Filter the listing below for "Category" and report every line that has it.

%%

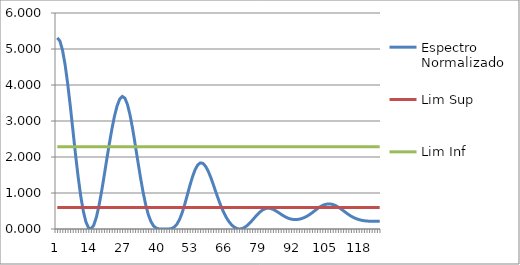
| Category | Espectro Normalizado | Lim Sup | Lim Inf |
|---|---|---|---|
| 0 | 5.31 | 0.596 | 2.281 |
| 1 | 5.223 | 0.596 | 2.281 |
| 2 | 4.969 | 0.596 | 2.281 |
| 3 | 4.564 | 0.596 | 2.281 |
| 4 | 4.034 | 0.596 | 2.281 |
| 5 | 3.413 | 0.596 | 2.281 |
| 6 | 2.746 | 0.596 | 2.281 |
| 7 | 2.078 | 0.596 | 2.281 |
| 8 | 1.457 | 0.596 | 2.281 |
| 9 | 0.921 | 0.596 | 2.281 |
| 10 | 0.497 | 0.596 | 2.281 |
| 11 | 0.199 | 0.596 | 2.281 |
| 12 | 0.035 | 0.596 | 2.281 |
| 13 | 0.005 | 0.596 | 2.281 |
| 14 | 0.103 | 0.596 | 2.281 |
| 15 | 0.319 | 0.596 | 2.281 |
| 16 | 0.635 | 0.596 | 2.281 |
| 17 | 1.028 | 0.596 | 2.281 |
| 18 | 1.468 | 0.596 | 2.281 |
| 19 | 1.921 | 0.596 | 2.281 |
| 20 | 2.364 | 0.596 | 2.281 |
| 21 | 2.776 | 0.596 | 2.281 |
| 22 | 3.136 | 0.596 | 2.281 |
| 23 | 3.42 | 0.596 | 2.281 |
| 24 | 3.607 | 0.596 | 2.281 |
| 25 | 3.684 | 0.596 | 2.281 |
| 26 | 3.635 | 0.596 | 2.281 |
| 27 | 3.455 | 0.596 | 2.281 |
| 28 | 3.159 | 0.596 | 2.281 |
| 29 | 2.773 | 0.596 | 2.281 |
| 30 | 2.331 | 0.596 | 2.281 |
| 31 | 1.873 | 0.596 | 2.281 |
| 32 | 1.427 | 0.596 | 2.281 |
| 33 | 1.02 | 0.596 | 2.281 |
| 34 | 0.673 | 0.596 | 2.281 |
| 35 | 0.401 | 0.596 | 2.281 |
| 36 | 0.208 | 0.596 | 2.281 |
| 37 | 0.087 | 0.596 | 2.281 |
| 38 | 0.026 | 0.596 | 2.281 |
| 39 | 0.004 | 0.596 | 2.281 |
| 40 | 0 | 0.596 | 2.281 |
| 41 | 0.001 | 0.596 | 2.281 |
| 42 | 0 | 0.596 | 2.281 |
| 43 | 0.002 | 0.596 | 2.281 |
| 44 | 0.015 | 0.596 | 2.281 |
| 45 | 0.054 | 0.596 | 2.281 |
| 46 | 0.133 | 0.596 | 2.281 |
| 47 | 0.262 | 0.596 | 2.281 |
| 48 | 0.446 | 0.596 | 2.281 |
| 49 | 0.68 | 0.596 | 2.281 |
| 50 | 0.942 | 0.596 | 2.281 |
| 51 | 1.207 | 0.596 | 2.281 |
| 52 | 1.451 | 0.596 | 2.281 |
| 53 | 1.647 | 0.596 | 2.281 |
| 54 | 1.778 | 0.596 | 2.281 |
| 55 | 1.836 | 0.596 | 2.281 |
| 56 | 1.823 | 0.596 | 2.281 |
| 57 | 1.745 | 0.596 | 2.281 |
| 58 | 1.613 | 0.596 | 2.281 |
| 59 | 1.438 | 0.596 | 2.281 |
| 60 | 1.235 | 0.596 | 2.281 |
| 61 | 1.023 | 0.596 | 2.281 |
| 62 | 0.817 | 0.596 | 2.281 |
| 63 | 0.628 | 0.596 | 2.281 |
| 64 | 0.462 | 0.596 | 2.281 |
| 65 | 0.321 | 0.596 | 2.281 |
| 66 | 0.206 | 0.596 | 2.281 |
| 67 | 0.118 | 0.596 | 2.281 |
| 68 | 0.054 | 0.596 | 2.281 |
| 69 | 0.015 | 0.596 | 2.281 |
| 70 | 0 | 0.596 | 2.281 |
| 71 | 0.01 | 0.596 | 2.281 |
| 72 | 0.042 | 0.596 | 2.281 |
| 73 | 0.095 | 0.596 | 2.281 |
| 74 | 0.163 | 0.596 | 2.281 |
| 75 | 0.242 | 0.596 | 2.281 |
| 76 | 0.325 | 0.596 | 2.281 |
| 77 | 0.406 | 0.596 | 2.281 |
| 78 | 0.476 | 0.596 | 2.281 |
| 79 | 0.531 | 0.596 | 2.281 |
| 80 | 0.566 | 0.596 | 2.281 |
| 81 | 0.579 | 0.596 | 2.281 |
| 82 | 0.571 | 0.596 | 2.281 |
| 83 | 0.545 | 0.596 | 2.281 |
| 84 | 0.506 | 0.596 | 2.281 |
| 85 | 0.461 | 0.596 | 2.281 |
| 86 | 0.413 | 0.596 | 2.281 |
| 87 | 0.366 | 0.596 | 2.281 |
| 88 | 0.325 | 0.596 | 2.281 |
| 89 | 0.294 | 0.596 | 2.281 |
| 90 | 0.274 | 0.596 | 2.281 |
| 91 | 0.263 | 0.596 | 2.281 |
| 92 | 0.263 | 0.596 | 2.281 |
| 93 | 0.271 | 0.596 | 2.281 |
| 94 | 0.29 | 0.596 | 2.281 |
| 95 | 0.318 | 0.596 | 2.281 |
| 96 | 0.355 | 0.596 | 2.281 |
| 97 | 0.399 | 0.596 | 2.281 |
| 98 | 0.45 | 0.596 | 2.281 |
| 99 | 0.506 | 0.596 | 2.281 |
| 100 | 0.562 | 0.596 | 2.281 |
| 101 | 0.613 | 0.596 | 2.281 |
| 102 | 0.654 | 0.596 | 2.281 |
| 103 | 0.681 | 0.596 | 2.281 |
| 104 | 0.696 | 0.596 | 2.281 |
| 105 | 0.695 | 0.596 | 2.281 |
| 106 | 0.68 | 0.596 | 2.281 |
| 107 | 0.651 | 0.596 | 2.281 |
| 108 | 0.611 | 0.596 | 2.281 |
| 109 | 0.563 | 0.596 | 2.281 |
| 110 | 0.509 | 0.596 | 2.281 |
| 111 | 0.455 | 0.596 | 2.281 |
| 112 | 0.402 | 0.596 | 2.281 |
| 113 | 0.356 | 0.596 | 2.281 |
| 114 | 0.317 | 0.596 | 2.281 |
| 115 | 0.285 | 0.596 | 2.281 |
| 116 | 0.261 | 0.596 | 2.281 |
| 117 | 0.242 | 0.596 | 2.281 |
| 118 | 0.23 | 0.596 | 2.281 |
| 119 | 0.222 | 0.596 | 2.281 |
| 120 | 0.217 | 0.596 | 2.281 |
| 121 | 0.215 | 0.596 | 2.281 |
| 122 | 0.215 | 0.596 | 2.281 |
| 123 | 0.216 | 0.596 | 2.281 |
| 124 | 0.216 | 0.596 | 2.281 |
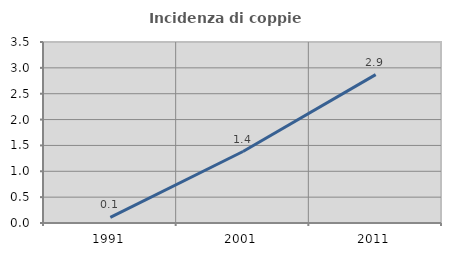
| Category | Incidenza di coppie miste |
|---|---|
| 1991.0 | 0.11 |
| 2001.0 | 1.382 |
| 2011.0 | 2.87 |
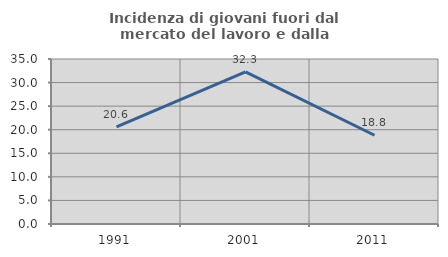
| Category | Incidenza di giovani fuori dal mercato del lavoro e dalla formazione  |
|---|---|
| 1991.0 | 20.625 |
| 2001.0 | 32.268 |
| 2011.0 | 18.831 |
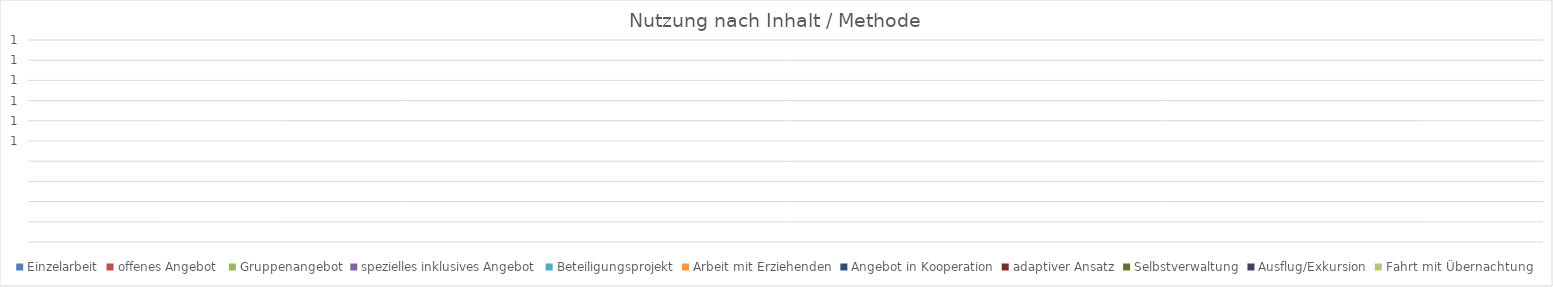
| Category | Einzelarbeit | offenes Angebot  | Gruppenangebot | spezielles inklusives Angebot | Beteiligungsprojekt | Arbeit mit Erziehenden | Angebot in Kooperation | adaptiver Ansatz | Selbstverwaltung | Ausflug/Exkursion | Fahrt mit Übernachtung |
|---|---|---|---|---|---|---|---|---|---|---|---|
| 0 | 0 | 0 | 0 | 0 | 0 | 0 | 0 | 0 | 0 | 0 | 0 |

%%

OUTPUT OF THE EXERCISE
| Category | Espectro Normalizado | Lim Sup | Lim Inf |
| Category | Incidenza di coppie miste |
| Category | Incidenza di giovani fuori dal mercato del lavoro e dalla formazione  |
| Category | Einzelarbeit | offenes Angebot  | Gruppenangebot | spezielles inklusives Angebot | Beteiligungsprojekt | Arbeit mit Erziehenden | Angebot in Kooperation | adaptiver Ansatz | Selbstverwaltung | Ausflug/Exkursion | Fahrt mit Übernachtung |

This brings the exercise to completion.